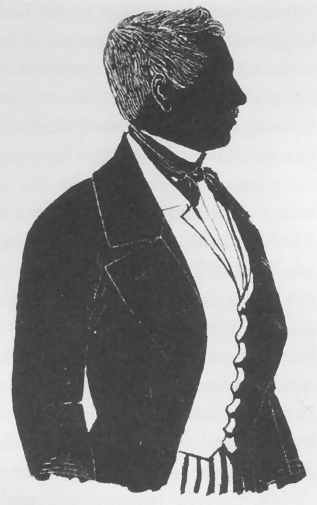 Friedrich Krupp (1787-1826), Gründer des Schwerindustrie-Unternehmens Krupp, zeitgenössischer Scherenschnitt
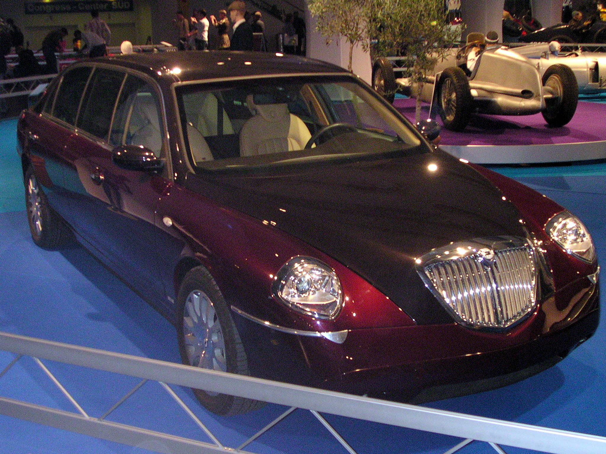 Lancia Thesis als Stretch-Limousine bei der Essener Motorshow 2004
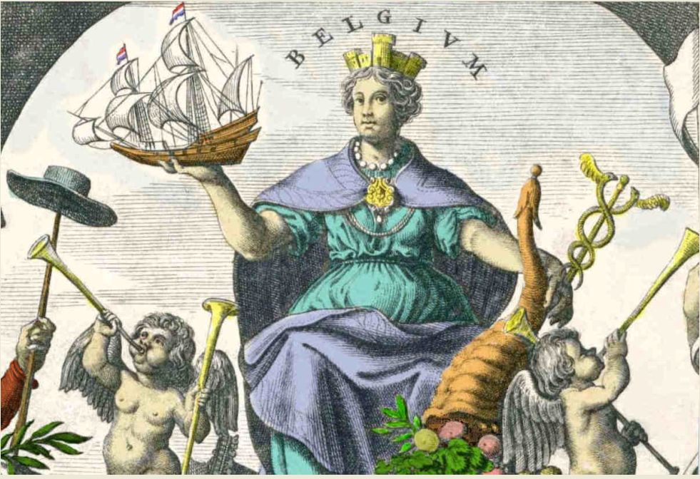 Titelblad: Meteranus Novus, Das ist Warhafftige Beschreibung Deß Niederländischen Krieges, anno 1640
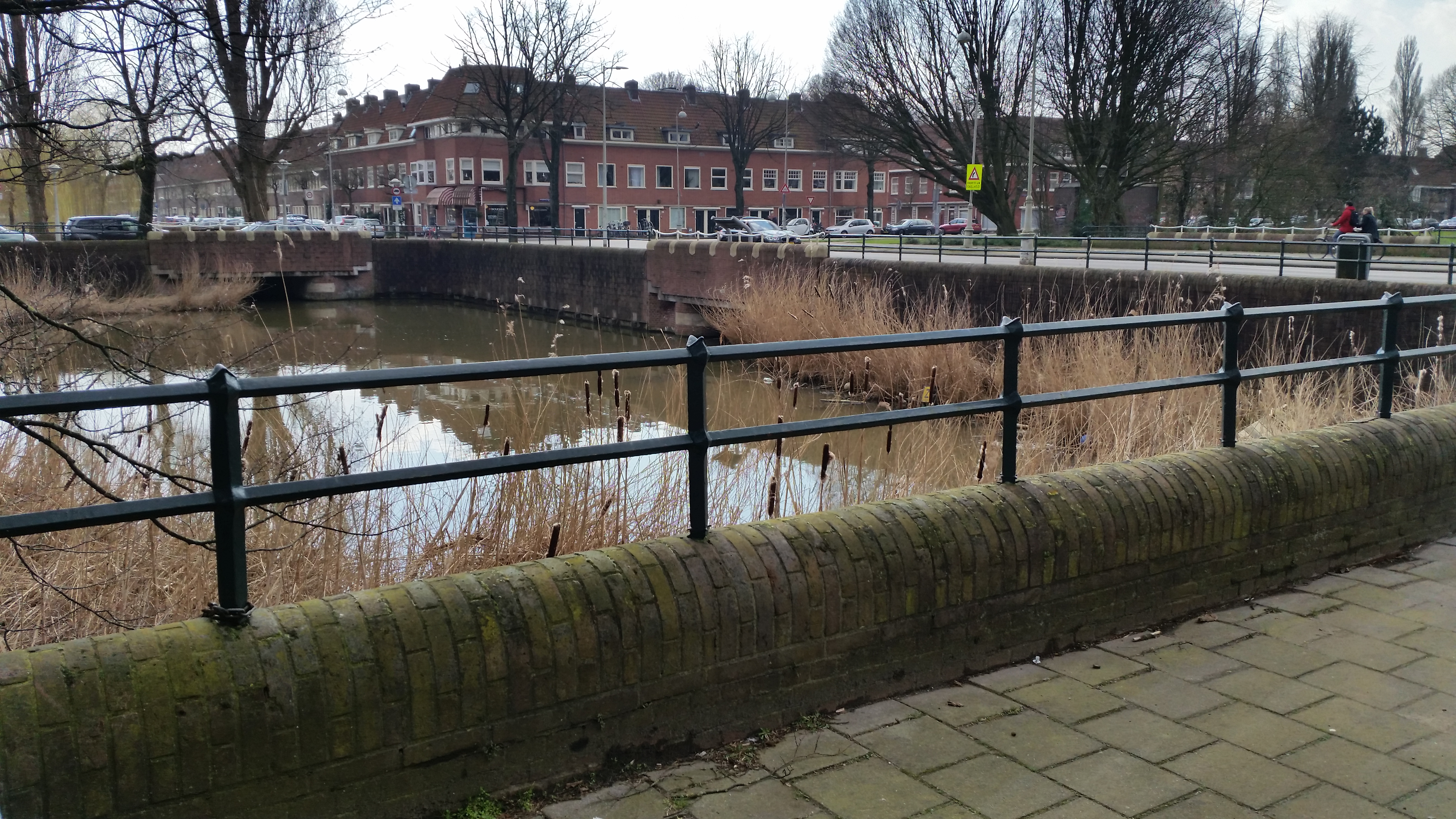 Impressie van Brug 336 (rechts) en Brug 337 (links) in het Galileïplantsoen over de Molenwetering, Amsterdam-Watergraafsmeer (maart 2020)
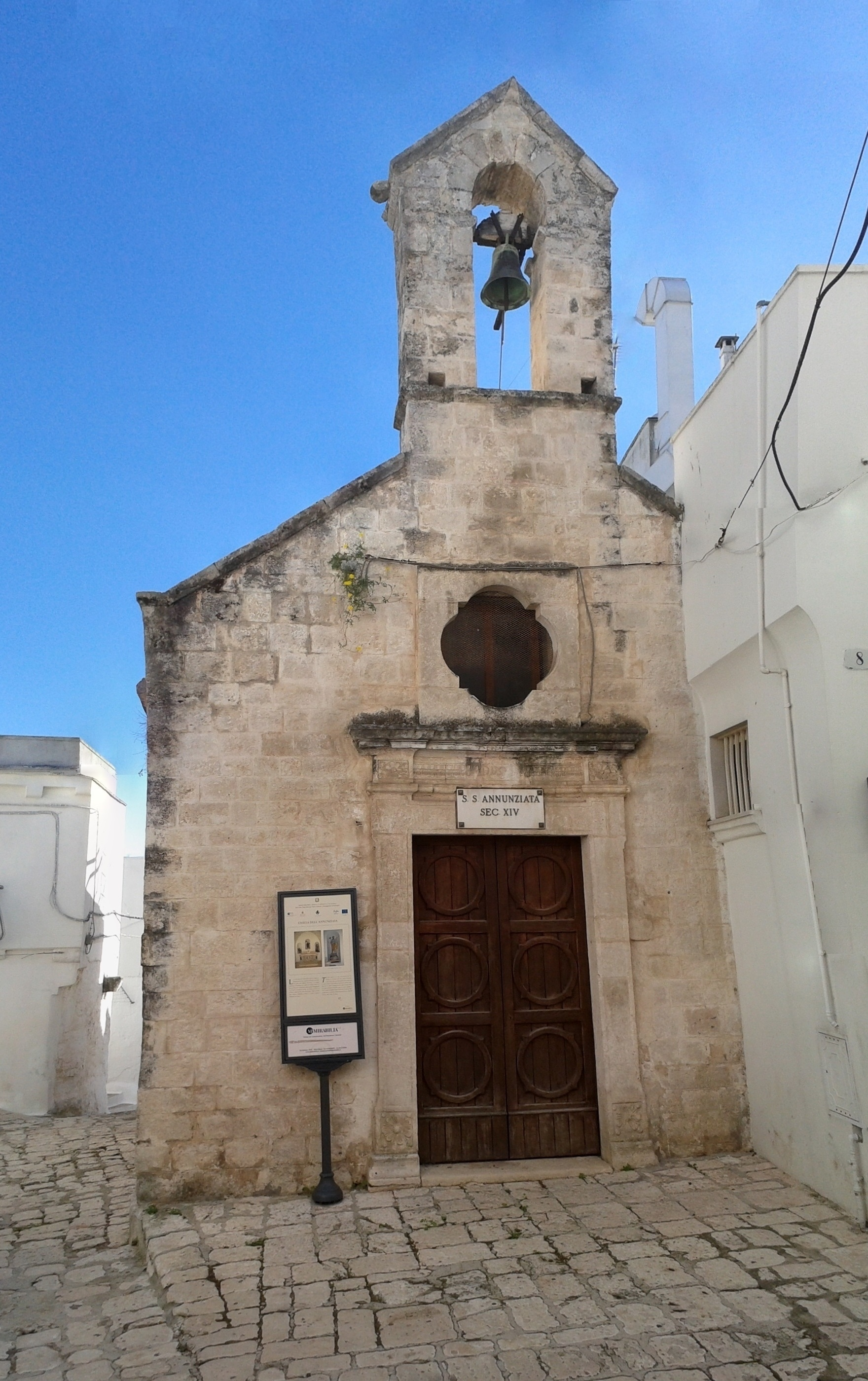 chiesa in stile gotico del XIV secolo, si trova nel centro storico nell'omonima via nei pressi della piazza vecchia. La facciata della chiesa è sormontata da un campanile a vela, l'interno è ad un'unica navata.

**Goal of the exercise**
Copy exactly, and only, the lines from the first line of the material through the line that contains "Titelblad: Meteranus Novus, Das", both ends kept; no pictures.

**Task solution**
 Friedrich Krupp (1787-1826), Gründer des Schwerindustrie-Unternehmens Krupp, zeitgenössischer Scherenschnitt
 Lancia Thesis als Stretch-Limousine bei der Essener Motorshow 2004
 Titelblad: Meteranus Novus, Das ist Warhafftige Beschreibung Deß Niederländischen Krieges, anno 1640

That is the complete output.